歷史主客體合力即歷史主體借助一定的工具影響歷史客體,客體反過來又作用于主體的一種相互作用的結果。恩格斯在《致約·布赫特》的信中提及的“一切因素間的相互作用”指的正是歷史主客體合力。在恩格斯看來,社會的發展進程是一個過程的集合體,其中會表現出發展的過程性和曲折性。這意味著在社會歷史的發展過程中,歷史主體與歷史客體需要相互協調、和諧共生,達到一種平衡狀態,對于形成人與自然、人與社會和諧相處與持續發展的新格局具有重要的啟迪意義[10]。
協調歷史主客體合力就意味著,隨著社會的不斷發展,在滿足人類自身利益發展的同時,不能對后世子孫的發展構成威脅,要不斷滿足人們對美好生活和生態環境的需要。隨著社會的發展,除了謀求人口與資源、環境之間的持久和諧發展,更要統籌人類、自然、社會等綜合系統的協調一致。習近平總書記站在人類社會長久發展的視角,創新性地提出了“人類命運共同體”的思想,為世界發展提供了中國智慧和中國方案[7]523。但同時我們應該意識到,統籌主客體合力,建設和諧美麗中國,面臨著不少困難與挑戰:人口問題、溫室效應、海洋資源遭到破壞和污染等,為了階段性的經濟增長而“殺雞取卵”的做法行不通了。要正確處理好現代化經濟建設與物質資源、人口增長和生態平衡等幾個維度的關系,協調歷史主體與客體合力,堅持改革、發展、穩定的有機統一,打造一個時間維度上的縱向公平和空間維度上的橫向公平,走“個人發展美麗、自然環境美麗、國家和諧美麗”的美麗社會主義道路[7]395。

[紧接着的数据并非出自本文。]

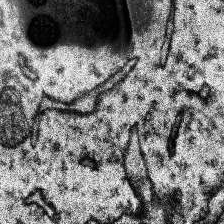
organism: Human
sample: Temporal Lobe
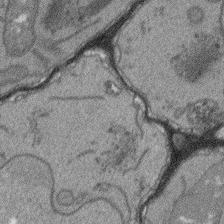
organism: Arabidopsis thaliana
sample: Root tip
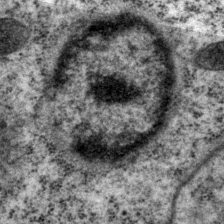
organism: P. pacificus
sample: Pharynx
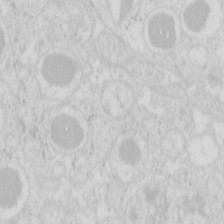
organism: Mouse
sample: Pancreas
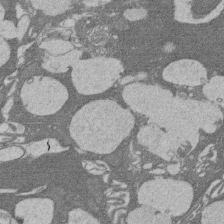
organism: Rat
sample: Salivary granule
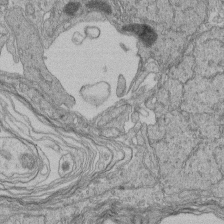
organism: Human
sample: Retinal organoid Rod and Cone cells
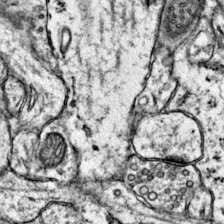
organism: Mouse
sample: Primary visual cortex
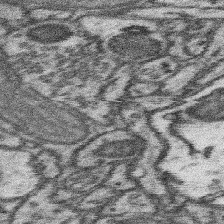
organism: Mouse
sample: Somatosensory cortex neuropil
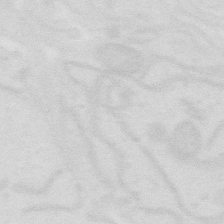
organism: Human
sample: HeLa cells
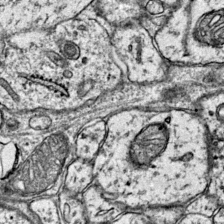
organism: Mouse
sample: Primary visual cortex
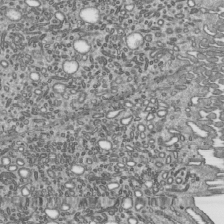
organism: Mouse
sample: Mouse epididymis efferent ductule cilia
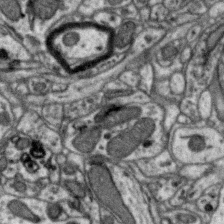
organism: Zebra finch
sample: Brain
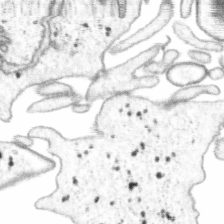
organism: Human
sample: HeLa cells
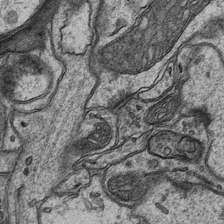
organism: Mouse
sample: CA1 Hippocampus
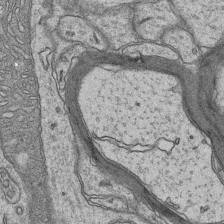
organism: Mouse
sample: CA1 Hippocampus
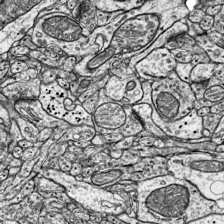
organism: Mouse
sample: Visual Cortex
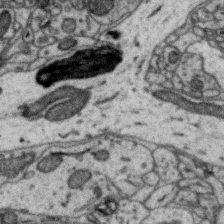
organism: Zebra finch
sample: Brain
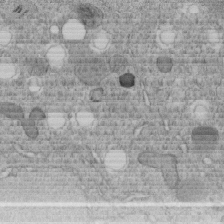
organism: C. elegans
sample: C. elegans embryo early stage
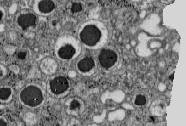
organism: C57BL Mouse
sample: Pancreatic islet
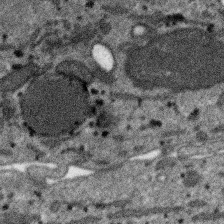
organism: Human
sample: Lung epithelial cells infected with SARS-CoV-2
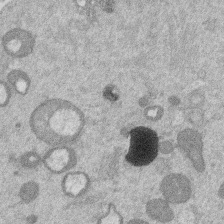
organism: Mouse
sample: Dividing mouse embryo 1 cell stage
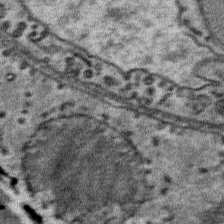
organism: Mouse
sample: Mouse Salivary gland
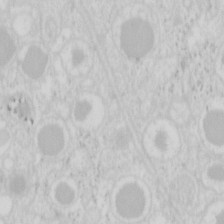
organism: Mouse
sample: Pancreas
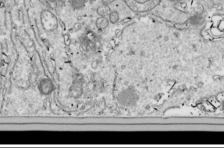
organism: Drosophila
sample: Cell division; meiosis; drosophila spermatocytes
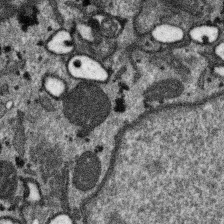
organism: Human
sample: Lung epithelial cells infected with SARS-CoV-2
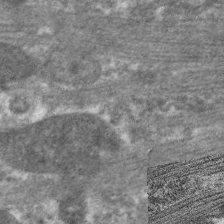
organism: C. elegans
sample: Pharynx
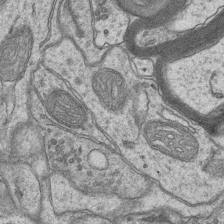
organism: Mouse
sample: CA1 Hippocampus
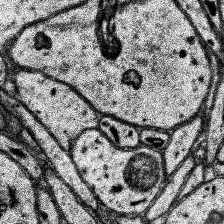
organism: Human
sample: Temporal Lobe
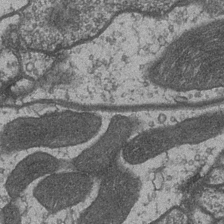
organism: Drosophila
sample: Optic medulla
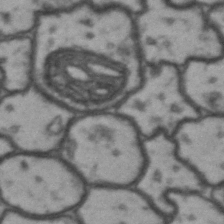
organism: Drosophila
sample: Brain
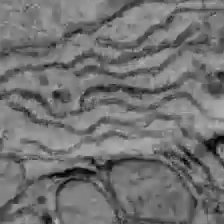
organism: C57BL Mouse
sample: Liver
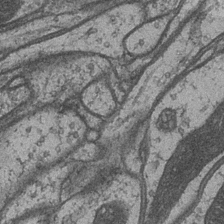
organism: Drosophila
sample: Optic medulla
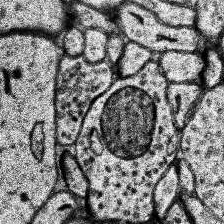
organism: Human
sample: Temporal Lobe
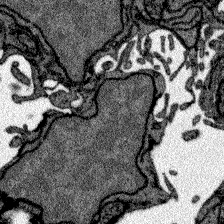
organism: Zebrafish
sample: Larval olfactory bulb
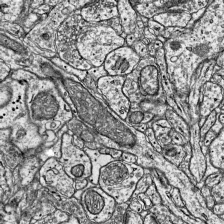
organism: Mouse
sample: Visual Cortex
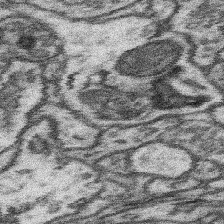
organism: Mouse
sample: Somatosensory cortex neuropil
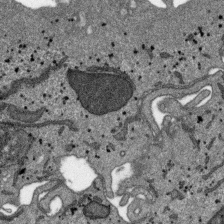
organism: Human
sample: Lung epithelial cells, uninfected (mock) control
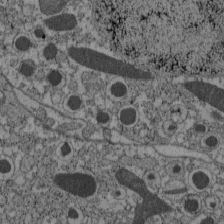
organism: C57BL Mouse
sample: Pancreatic islet
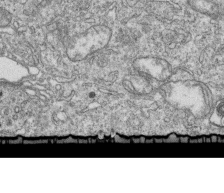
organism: Human
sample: HeLa cell HIV synapse
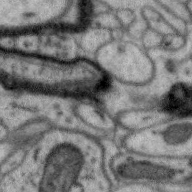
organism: Zebra finch
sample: Brain
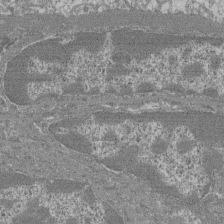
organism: Mouse
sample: Glomerulus
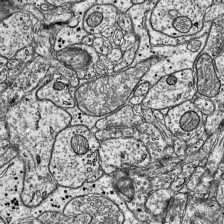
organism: Mouse
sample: Visual Cortex
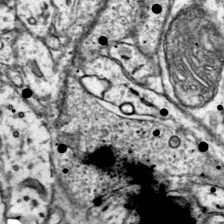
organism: Mouse
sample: Primary visual cortex
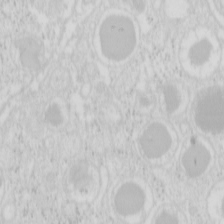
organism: Mouse
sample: Pancreas
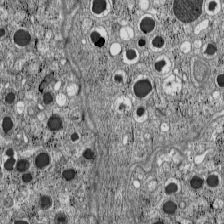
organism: C57BL Mouse
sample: Pancreatic islet
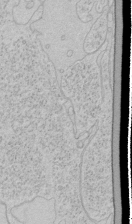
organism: Human
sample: Mitochondria in HCT116 cells
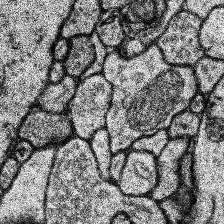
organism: Human
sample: Temporal Lobe
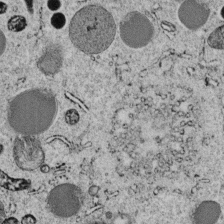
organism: C. elegans
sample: C. elegans embryo early stage
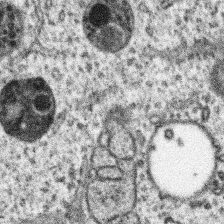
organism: Human
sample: HeLa cells
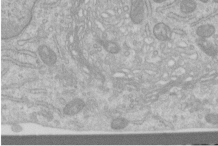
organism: Human
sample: Centriole in RPE cells
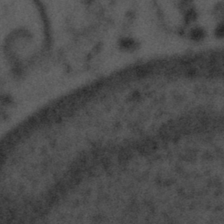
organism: Tuwongella immobilis
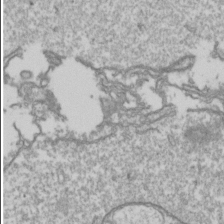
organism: Drosophila
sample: Cell division; meiosis; drosophila spermatocytes
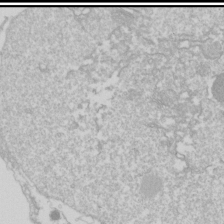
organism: Drosophila
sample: Cell division; meiosis; drosophila spermatocytes
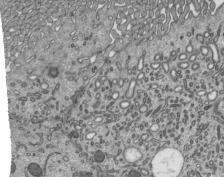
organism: Mouse
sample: Mouse epididymis efferent ductule cilia
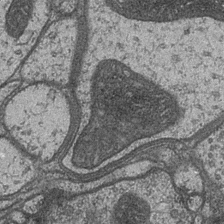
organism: Drosophila
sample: Optic medulla
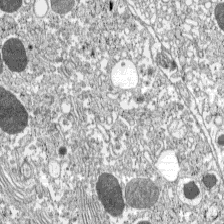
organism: C57BL Mouse
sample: Pancreatic islet
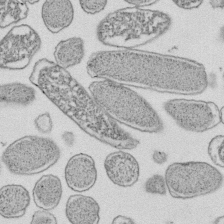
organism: E. coli
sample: Bacterial nucleoid
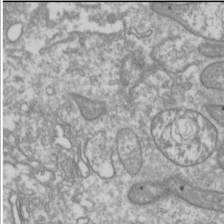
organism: Drosophila
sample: Cell division; meiosis; drosophila spermatocytes
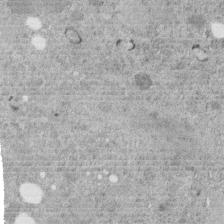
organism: C. elegans
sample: C. elegans embryo early stage
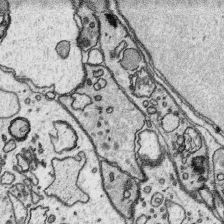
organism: Platynereis dumerilii
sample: Parapodia
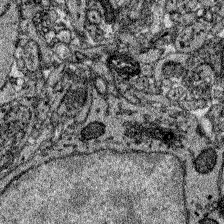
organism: Zebrafish
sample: Larval olfactory bulb
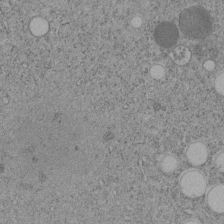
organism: C. elegans
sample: C. elegans embryo early stage
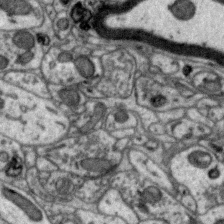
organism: Zebra finch
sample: Brain
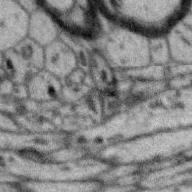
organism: Zebra finch
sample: Brain
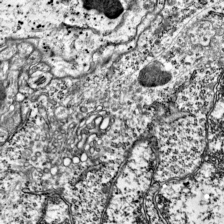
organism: Mouse
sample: Visual Cortex
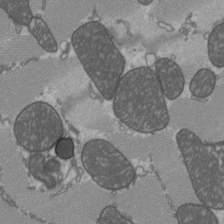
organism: C57BL Mouse
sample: Heart
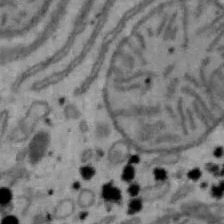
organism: Mouse
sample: Liver
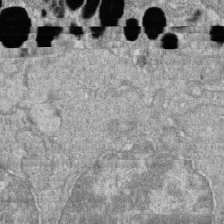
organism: Zebrafish
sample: Cilia; retinal pigment epithelium
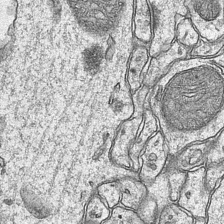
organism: Mouse
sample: CA1 Hippocampus
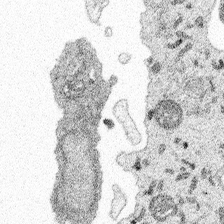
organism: Spongilla lacustris
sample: Multiple
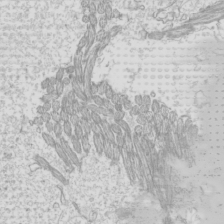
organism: Mouse
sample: Cilia; mouse epididymis
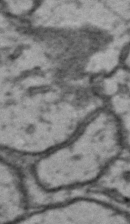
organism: Drosophila
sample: Brain
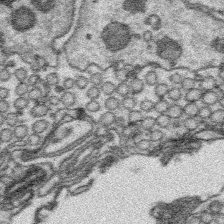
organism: Platynereis dumerilii
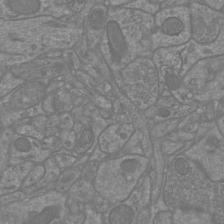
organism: Mouse
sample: Cortical neurons
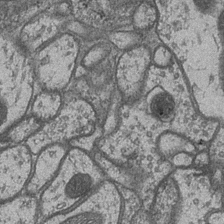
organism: Drosophila
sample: Optic medulla
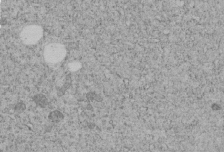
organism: C. elegans
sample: C. elegans embryo early stage
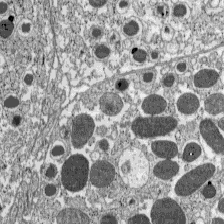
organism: C57BL Mouse
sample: Pancreatic islet
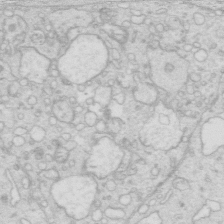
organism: Mouse
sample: Multiciliated cells
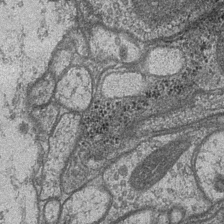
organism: Drosophila
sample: Optic medulla
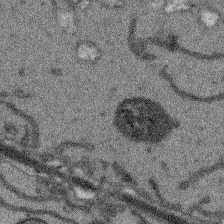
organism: Arabidopsis thaliana
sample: Root tip
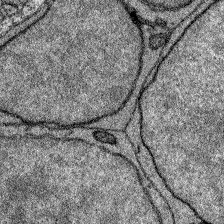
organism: Zebrafish
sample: Larval olfactory bulb
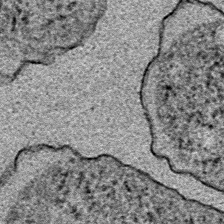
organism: E. coli
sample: E. Coli Bacteria
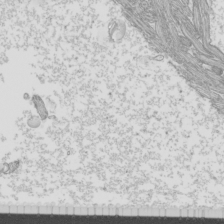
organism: Mouse
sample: Cilia; mouse epididymis
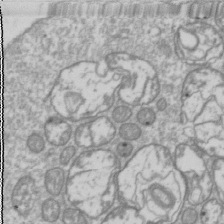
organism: Drosophila
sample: Cell division; meiosis; drosophila spermatocytes
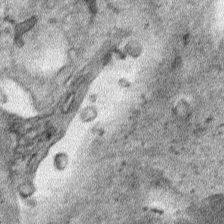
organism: Human
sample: Mitochondria in HCT116 cells
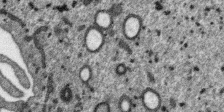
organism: Human
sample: Lung epithelial cells infected with SARS-CoV-2
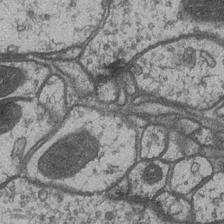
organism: Drosophila
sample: Optic medulla
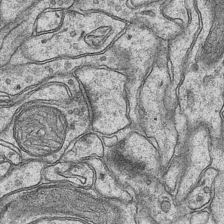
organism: Mouse
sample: CA1 Hippocampus
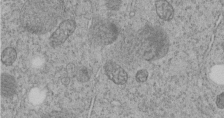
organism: C. elegans
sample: C. elegans embryo early stage
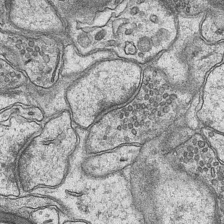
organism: Mouse
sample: CA1 Hippocampus
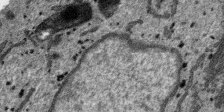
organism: Human
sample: Lung epithelial cells, uninfected (mock) control
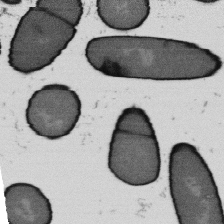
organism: B. subtilis
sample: Bacterial spore
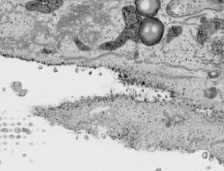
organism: Human
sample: Mitochondria in HCT116 cells
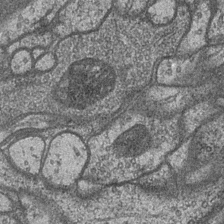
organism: Drosophila
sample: Optic medulla
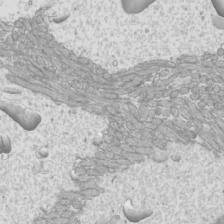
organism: Mouse
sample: Cilia; mouse epididymis
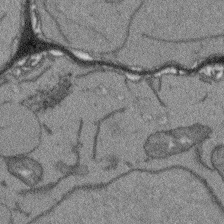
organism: Arabidopsis thaliana
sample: Root tip
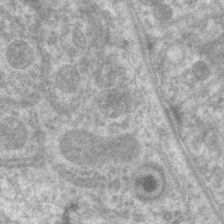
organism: C. elegans
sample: Pharynx
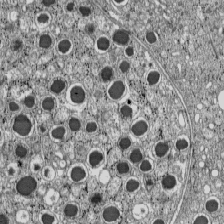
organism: C57BL Mouse
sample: Pancreatic islet
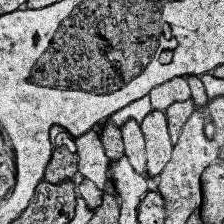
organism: Human
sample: Temporal Lobe
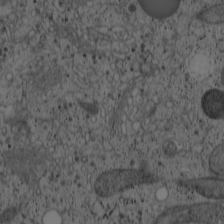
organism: African green monkey
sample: COS-7 cells
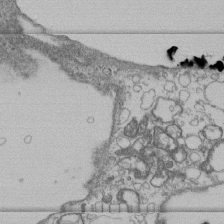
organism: Human
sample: Fibroblast cells
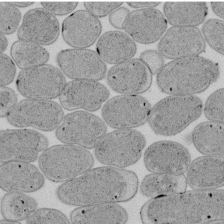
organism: E. coli
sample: Bacterial nucleoid
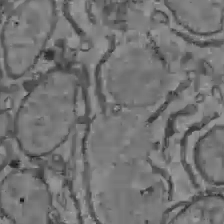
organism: C57BL Mouse
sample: Liver
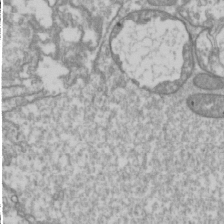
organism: Drosophila
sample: Cell division; meiosis; drosophila spermatocytes
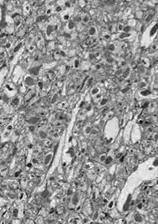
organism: Drosophila
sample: Optic lobe
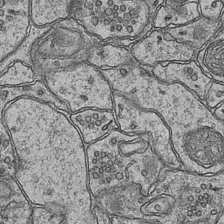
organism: Mouse
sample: CA1 Hippocampus
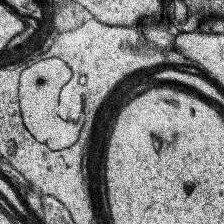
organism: Human
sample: Temporal Lobe
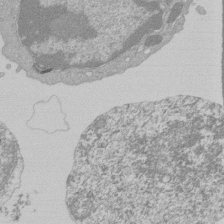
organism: Mouse
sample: Activated Pmel transgenic CD8+ T Cells
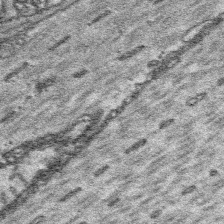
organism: Platynereis dumerilii
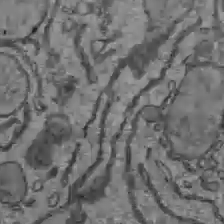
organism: C57BL Mouse
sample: Liver
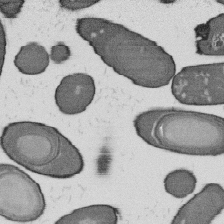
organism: B. subtilis
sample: Bacterial spore
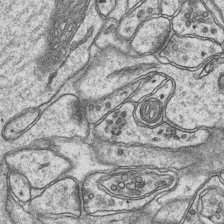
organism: Mouse
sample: CA1 Hippocampus
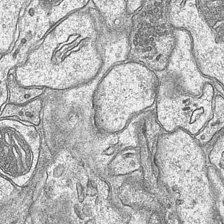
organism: Mouse
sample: CA1 Hippocampus
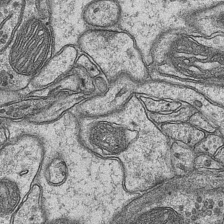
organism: Mouse
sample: CA1 Hippocampus
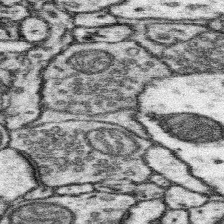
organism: Mouse
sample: Somatosensory cortex neuropil
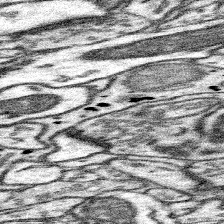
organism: Mouse
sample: Somatosensory cortex neuropil

本文對恩格斯歷史合力論中幾對關系的研究及現實意義的把握,目的絕不是對歷史的重蹈覆轍,而是希望能夠在習近平新時代中國特色社會主義思想的指引下,科學把握、統籌處理我國現代化發展進程中遇到的各種問題,并凝聚全民共識,對于全面、協調推進新時代中國特色社會主義事業,決勝全面建成小康社會具有重大的理論啟示意義和現實指導意義。